Opportunities for optimism in covering Central Asia have been, at least recently, scant. The largely fruitless energy wasted in pushing the CASA-1000 pipeline, the democratization retreat in Kyrgyzstan, and the disintegrating civil space throughout the region all inauspiciously point to a growing autocratic reality. Despite China’s efforts otherwise, intra-regional fracture – surrounding hydro concerns and border insecurity, especially – continue nearly a quarter-century after the Central Asian states gained their independence. From either democratic or economic standpoints, 2014 was a bleak year for the region, and current trends look set to persist or worsen over the coming 12 months.
As such, when an opportunity arises for a bit of optimism, it is worth highlighting. The recent announcement that Uzbekistan would be restarting gas supplies to Kyrgyzstan is just such an opportunity. After over eight months without gas, southern Kyrgyzstan will finally access the gas – some 100 million cubic meters – it’s gone without as it enters mid winter.

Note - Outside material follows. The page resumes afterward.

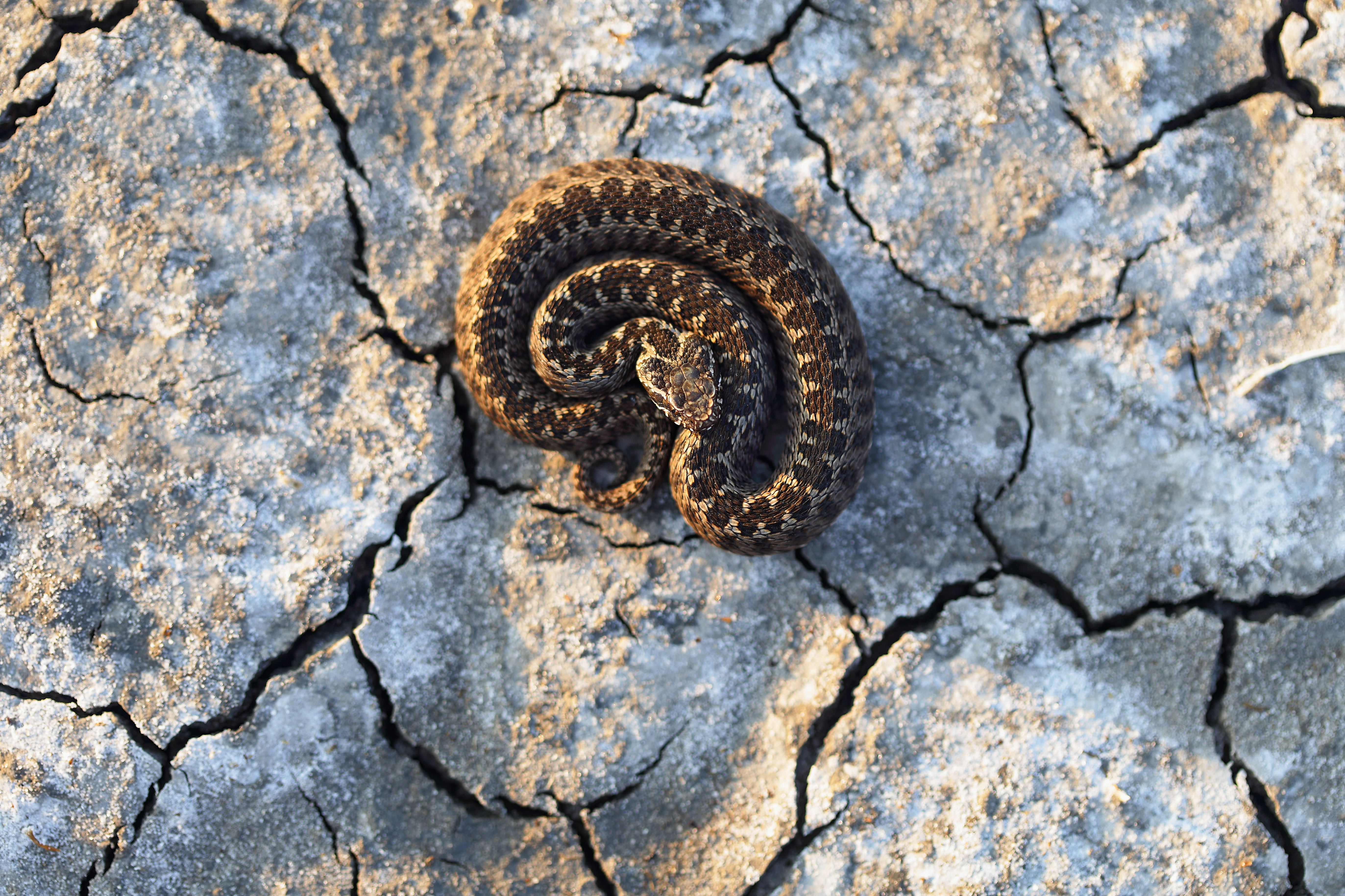 Місце зйомки: ландшафтний заказник Солоний Лиман. Об'єкт зйомки: Гадюка степова - Vipera renardi (Christoph, 1861)

The reasons for the restart of Uzbek gas remain opaque. Tashkent originally blocked gas flows four days after Russia’s Gazprom purchased Kyrgyzstan’s state gas matrix for $1 and forgave its debt. Uzbekistan, by all appearances, actually appeared to be in the right with its decision to shut off supplies, as it was not consulted on the sale as contractually demanded. But when a December meeting between Uzbekistan President Islam Karimov and Russian President Vladimir Putin seemed to yield no resolution, Tashkent abruptly allowed the gas to flow to Kyrgyzstan once more on December 30. No reason has yet been given for the decision to open the transit, although it’s worth pointing to a notable warming in relations between Uzbekistan and Russia in the past few months.
Considering the existing acrimony between Tashkent and Bishkek – no two governments in Central Asia stand further apart – the move came as a welcome surprise to those watching the region. Instead of relying on the wood-fire and dung, residents of southern Kyrgyzstan will be able to enjoy the natural gas they had become accustomed to using. And Central Asia was able to enter 2015 with a slightly more positive start. While there’s little sign that the economic weight of a sinking Russia or the environmental concerns around water use will abate anytime soon, Tashkent’s willingness to open the transit once more is a welcome sign.